Writing a novel is no small undertaking. The endeavor took a few years for Sposito to transition from crafting anecdotes and dialogues in her mind to penning them on paper. 

"I started summer after freshman year," Sposito said. "Even during freshman year, I had scenes and dialogues in my head that I'd been keeping track of, and in the summer, I started to pool it all together. It wasn't a fluid process."

Sposito said the writing process became a learning process in itself. She said she engaged in self-reflection as she discovered her own true reason for writing the book.
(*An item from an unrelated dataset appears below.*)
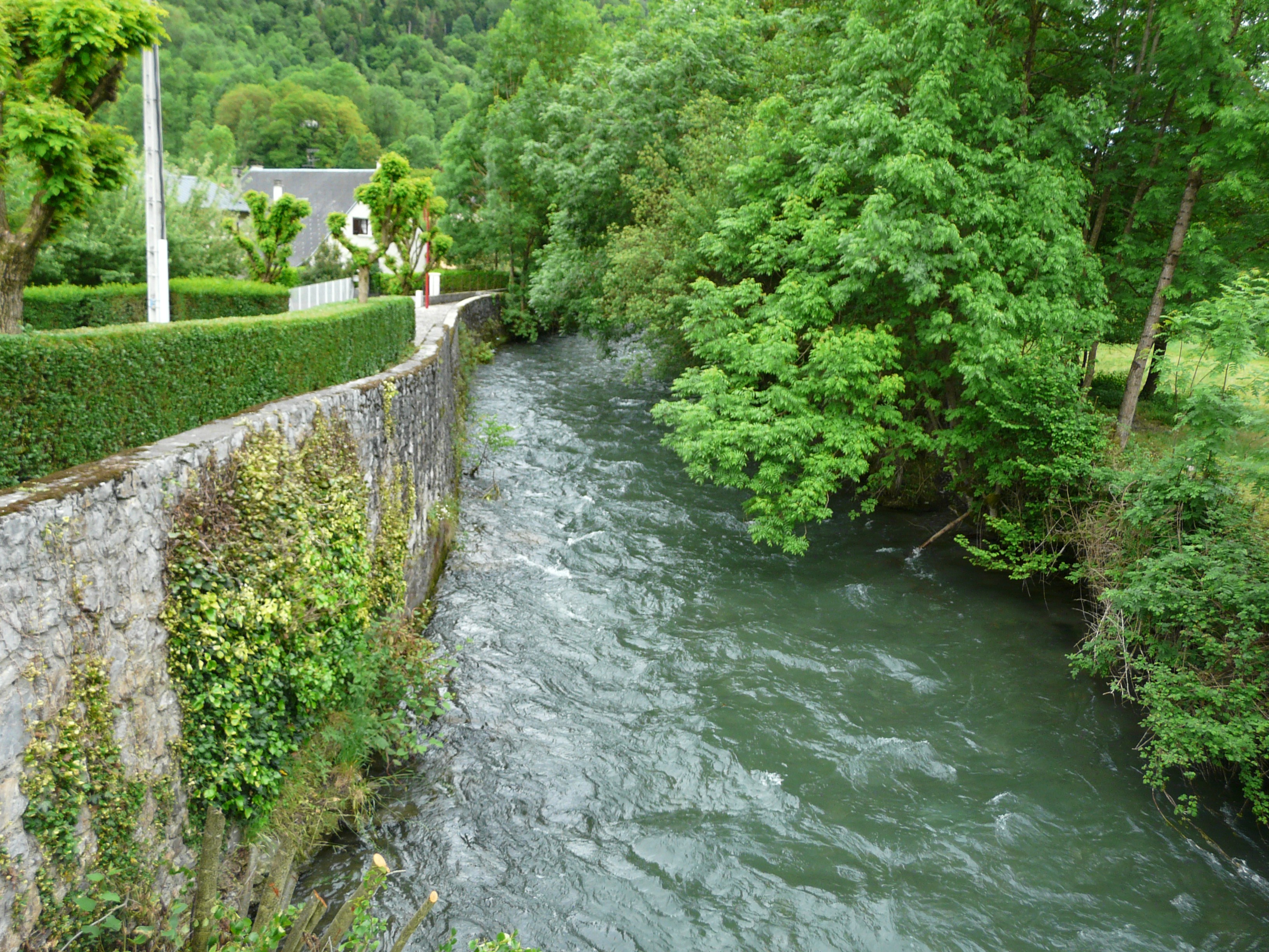 La Pique en amont du pont de la route départementale 27b, en limites de Salles-et-Pratviel (à gauche) et Antignac (à droite), Haute-Garonne, France.

"A lot of times, I'd write a scene, come back later and have a different perspective on it," Sposito said. "It was halfway through writing that I came up with the real meaning of the book, which was not just telling stories, but about how I moved to a place that became home and not just a place I was going to study and live for a short amount of time."

Sposito said that although she did not originally plan to publish the book, once it was written she began to debate what to do next. After positive reviews from friends she thought she might go the traditional route of sending the manuscript to as many publishers as possible in the hope that at least one would accept. It was a chance encounter later on that altered her strategy. 

"One of my professors hosted a dinner with various professionals, and a man there had self-published his own book," Sposito said. "He explained to me how he went about it, so I looked at it and said, 'Okay, I'm gonna do this. I'm gonna do it.' And that was it." One month later, the book was published.

Sposito does not plan to stop writing any time soon. She said she already has the idea for her next book, most likely a novel. 

"I have an expo board in my room now with pages and ideas scattered all over it," she said. 

For now, though, Sposito wants to focus on graduating and sharing her book, which she believes applies to anyone going through a rough transition. 

"You can take something positive out of any experience, even if it is difficult," Sposito said. "If you're patient enough and stubborn enough to stick it out, anything can be a learning experience."